Аулаки также размышлял и о тюремной еде. Описывая kudam — «хлеб солдат и заключенных Йемена»
[1045], Аулаки писал: «Предполагается, что он должен быть зерновым. Так и было в старые времена. Теперь он делается практически из одной пшеницы. Он готовится так, что по вкусу больше всего напоминает без-дрожжевой хлеб, который готовят в Сан-Франциско (живущие в Америке меня поймут). Корка у него настолько крепкая, что этим хлебом можно драться. До того, как оказаться в тюрьме, я беседовал о тюремной жизни с бывшими заключенными, так что морально я был до некоторой степени готов к тому, с чем мне предстояло столкнуться. Я вспоминал слова одного из шейхов (религиозных деятелей), которому довелось быть в той же тюрьме, что и мне. Он сказал, что еда там была настолько ужасна, что я был готов к самому худшему»

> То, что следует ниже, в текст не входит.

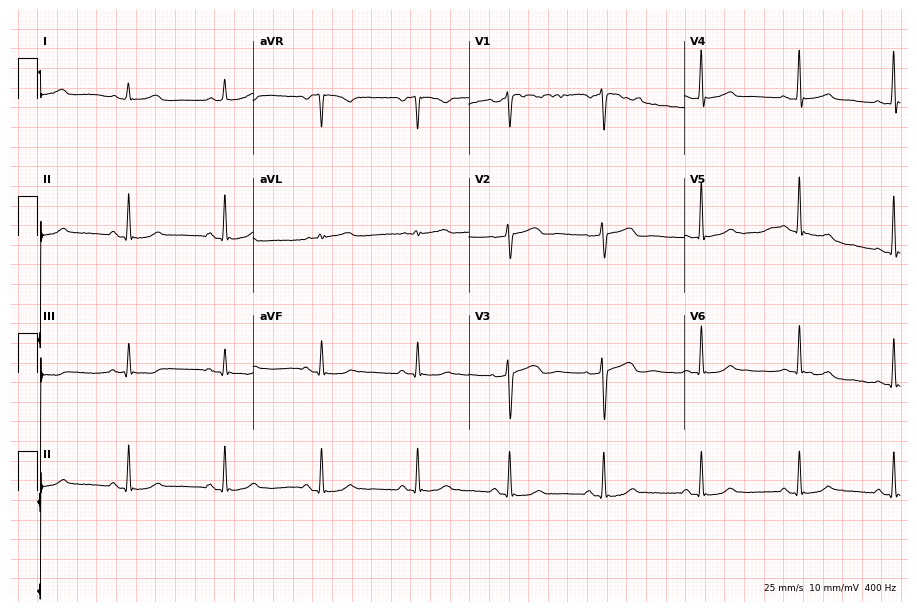
Resting 12-lead electrocardiogram (8.8-second recording at 400 Hz). Patient: a 52-year-old woman. Read as a normal ECG.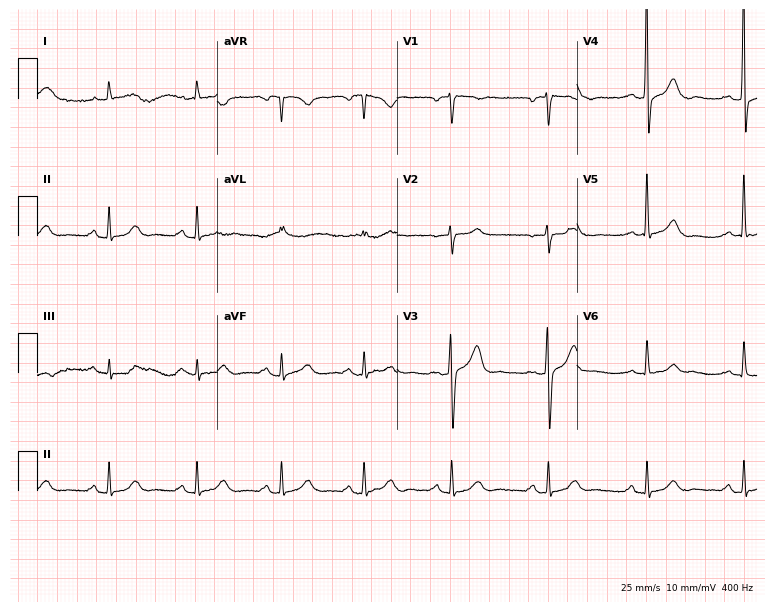
12-lead ECG from a male patient, 68 years old. Recorded interpretation: within normal limits.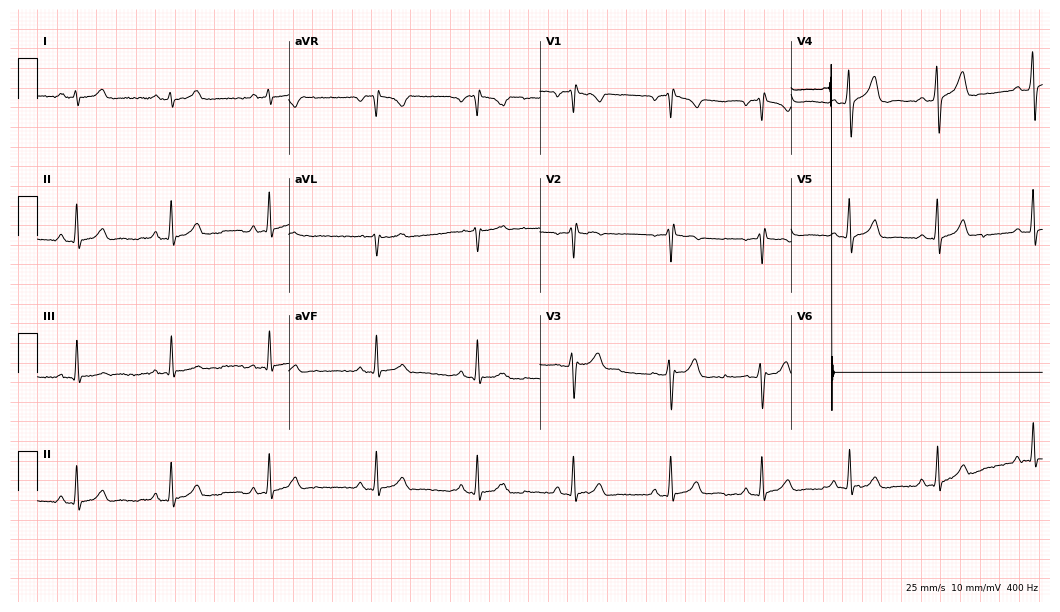
Resting 12-lead electrocardiogram (10.2-second recording at 400 Hz). Patient: a 31-year-old man. None of these six findings is recorded: first-degree AV block, right bundle branch block, left bundle branch block, sinus bradycardia, atrial fibrillation, sinus tachycardia.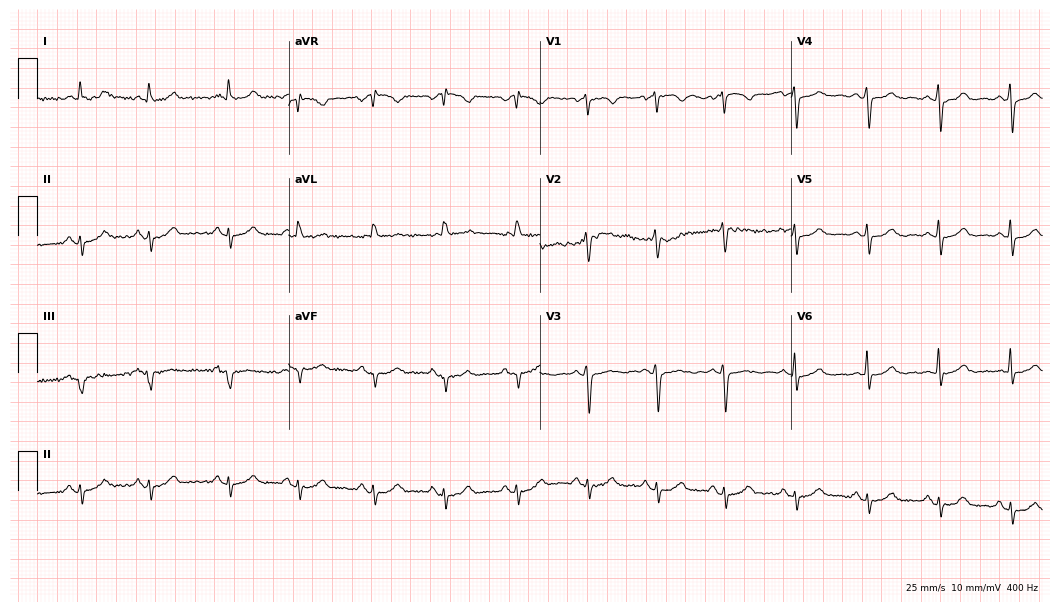
Resting 12-lead electrocardiogram. Patient: a female, 85 years old. None of these six findings is recorded: first-degree AV block, right bundle branch block (RBBB), left bundle branch block (LBBB), sinus bradycardia, atrial fibrillation (AF), sinus tachycardia.

[1046]. Аулаки вспоминал: «В свое самое первое утро в тюрьме я услышал, как открываются двери камер, и солдаты кричат заключенным, чтобы те забирали свою еду. Пришла и моя очередь, к этой минуте я совершенно проснулся. Дверь в мою камеру открылась. За ней стояли два солдата, один из них держал ведро, а другой волочил по полу мешок с kudam. Солдат с ведром взял мою миску и налил туда черпак горячей фасоли, а другой дал мне шесть кусков kudam». После шести недель такого питания, по словам Аулаки он пришел к заключению: «Еда омерзительна».